START Data shown

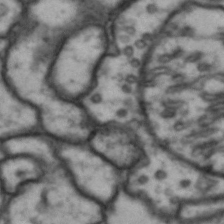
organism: Drosophila
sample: Brain
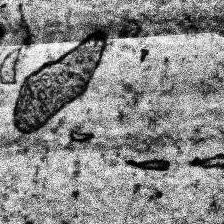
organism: Human
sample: Temporal Lobe
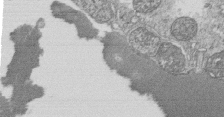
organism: Tetrahymena
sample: Cilia in tetrahymena
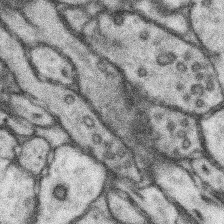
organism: Mouse
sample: Somatosensory cortex neuropil
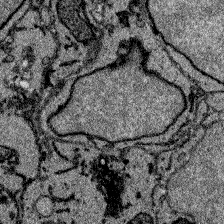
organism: Zebrafish
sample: Larval olfactory bulb
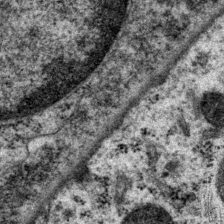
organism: P. pacificus
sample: Pharynx
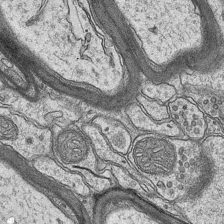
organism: Mouse
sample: CA1 Hippocampus
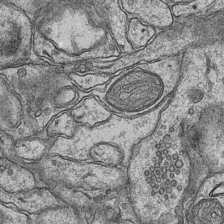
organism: Mouse
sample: CA1 Hippocampus
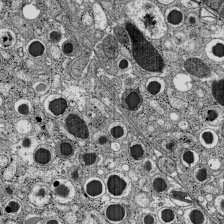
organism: C57BL Mouse
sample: Pancreatic islet
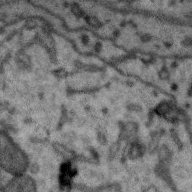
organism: Zebra finch
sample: Brain
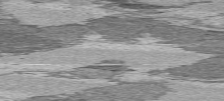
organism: C57BL Mouse
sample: Heart
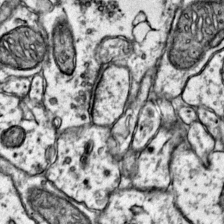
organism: Mouse
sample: Primary visual cortex
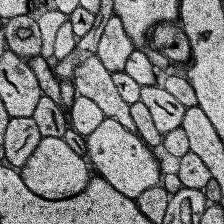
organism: Human
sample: Temporal Lobe
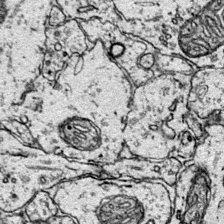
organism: Mouse
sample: Primary visual cortex
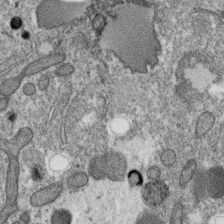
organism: C. elegans
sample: C. elegans oocyte; sperm cells
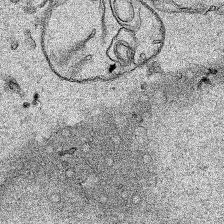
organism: Human
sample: Mitochondria in HCT116 cells
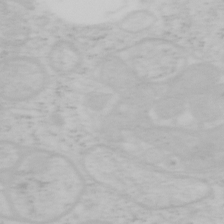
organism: Mouse
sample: OT-I killer T cells with ID8 ovarian cancer cells
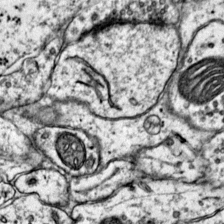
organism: Mouse
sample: Primary visual cortex
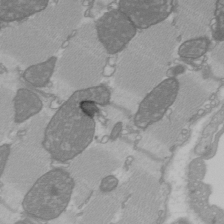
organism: C57BL Mouse
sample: Heart
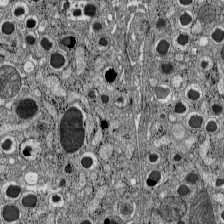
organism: C57BL Mouse
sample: Pancreatic islet
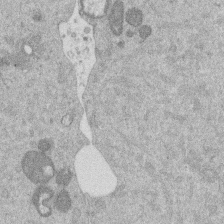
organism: Mouse
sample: Dividing mouse embryo 1 cell stage

END Data shown

• The problem
Please return the records above exactly as written, dropping every picture.

• Answer for this exercise
organism: Drosophila
sample: Brain
organism: Human
sample: Temporal Lobe
organism: Tetrahymena
sample: Cilia in tetrahymena
organism: Mouse
sample: Somatosensory cortex neuropil
organism: Zebrafish
sample: Larval olfactory bulb
organism: P. pacificus
sample: Pharynx
organism: Mouse
sample: CA1 Hippocampus
organism: Mouse
sample: CA1 Hippocampus
organism: C57BL Mouse
sample: Pancreatic islet
organism: Zebra finch
sample: Brain
organism: C57BL Mouse
sample: Heart
organism: Mouse
sample: Primary visual cortex
organism: Human
sample: Temporal Lobe
organism: Mouse
sample: Primary visual cortex
organism: C. elegans
sample: C. elegans oocyte; sperm cells
organism: Human
sample: Mitochondria in HCT116 cells
organism: Mouse
sample: OT-I killer T cells with ID8 ovarian cancer cells
organism: Mouse
sample: Primary visual cortex
organism: C57BL Mouse
sample: Heart
organism: C57BL Mouse
sample: Pancreatic islet
organism: Mouse
sample: Dividing mouse embryo 1 cell stage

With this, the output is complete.